L’affaire a fait l’objet de plusieurs renvois.
A l’audience du 18 juin 2024, Mme [F] [J] comparaît, représentée par son avocat.
Elle poursuit le bénéfice de son assignation.
Elle allègue à l’audience que le décompte de la dette figurant au commandement ne mentionne pas les versements de la locataire et de la CAF du Gard, mais elle reconnaît que le solde débiteur est juste.
La SCI Les Capitelles comparaît, représentée par son avocat.
Elle conclut à la validité du commandement et demande reconventionnellement que soit constatée la résiliation du bail d’habitation en application de l’article 24 de la loi N°89-462 du 6 juillet 1989 et ordonnée l’expulsion de Mme [F] [J] ainsi que de tous occupants de son chef, si nécessaire avec le concours de la force publique.
Subsidiairement, elle sollicite que la résiliation du bail soit prononcée aux torts de la locataire qui n’a pas réglé régulièrement les loyers.
Elle demande la condamnation de Mme [F] [J] au paiement de la somme de 2 031,09 euros correspondant au montant des loyers, charges et indemnités d’occupation impayés selon décompte arrêté au 5 février 2024, outre une indemnité d’occupation mensuelle égale au montant du loyer et des charges avec indexation légale à compter du jour de la résiliation et jusqu’à la date de libération effective du logement.
Elle sollicite la condamnation de Mme [F] [J] au paiement de la somme de 1 500 euros en application de l’article 700 du Code de procédure civile ainsi qu’aux entiers dépens.
MOTIFS DE LA DECISION
- sur la nullité du commandement
Selon les dispositions de l’article 24- I- 3°de la loi n°89-462 du 6 juillet 1989, le commandement de payer contient à peine de nullité le décompte de la dette.

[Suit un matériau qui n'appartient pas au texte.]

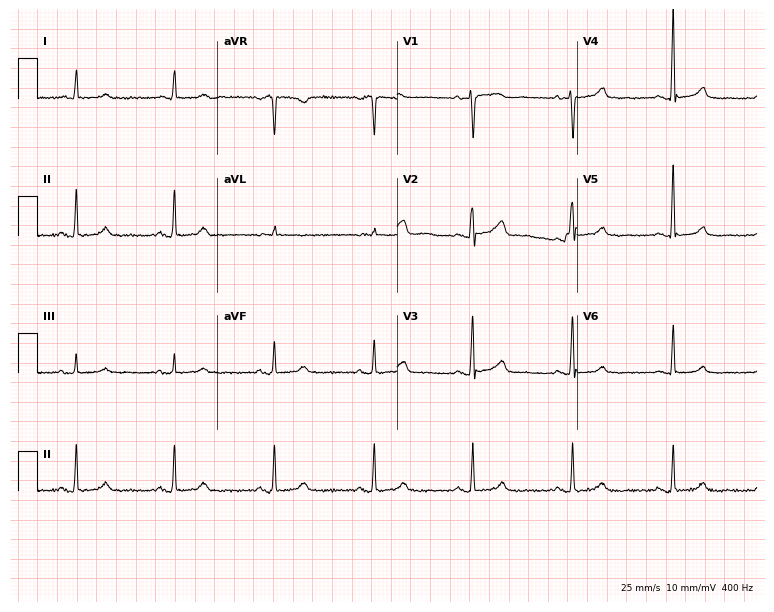
Electrocardiogram (7.3-second recording at 400 Hz), a female, 54 years old. Overall reading on record: normal ECG.

Le commandement notifié pour une somme supérieure au montant de la dette n’en est pas moins valable à due concurrence des sommes exigibles.

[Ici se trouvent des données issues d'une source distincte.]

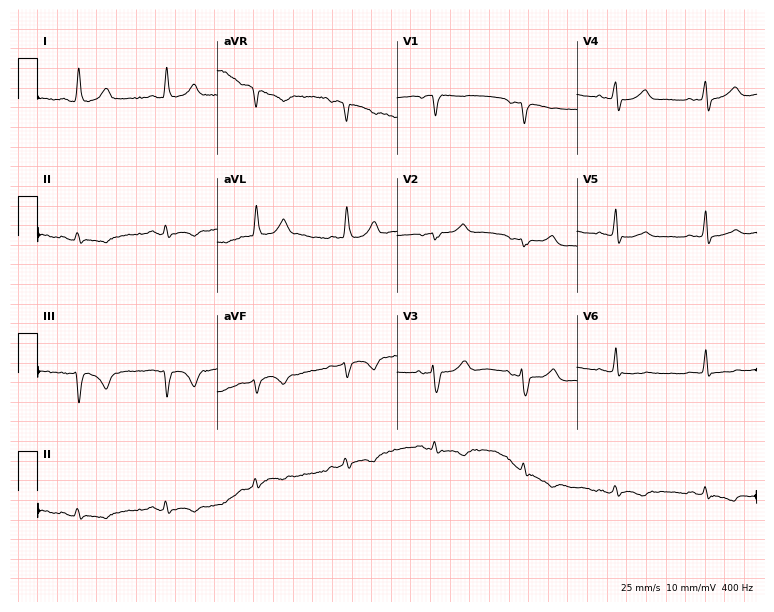
12-lead ECG (7.3-second recording at 400 Hz) from a woman, 73 years old. Screened for six findings — first-degree AV block, right bundle branch block (RBBB), left bundle branch block (LBBB), sinus bradycardia, atrial fibrillation (AF), sinus tachycardia — none is recorded. Findings outside these six are not listed.

En l’espèce, le commandement litigieux notifié le 22 février 2023 contient un décompte de la dette locative mentionnant un solde débiteur au 1er novembre 2022 de 1 493,91 euros.
La SCI Les Capitelles produit l’extrait du compte locatif de Mme [F] [J] pour la période litigieuse dont il ressort que les versements invoqués par la demanderesse ont bien été correctement imputés au crédit du compte (paiements de la locataire et de la CAF du 5 mai 2022 au 17 décembre 2022).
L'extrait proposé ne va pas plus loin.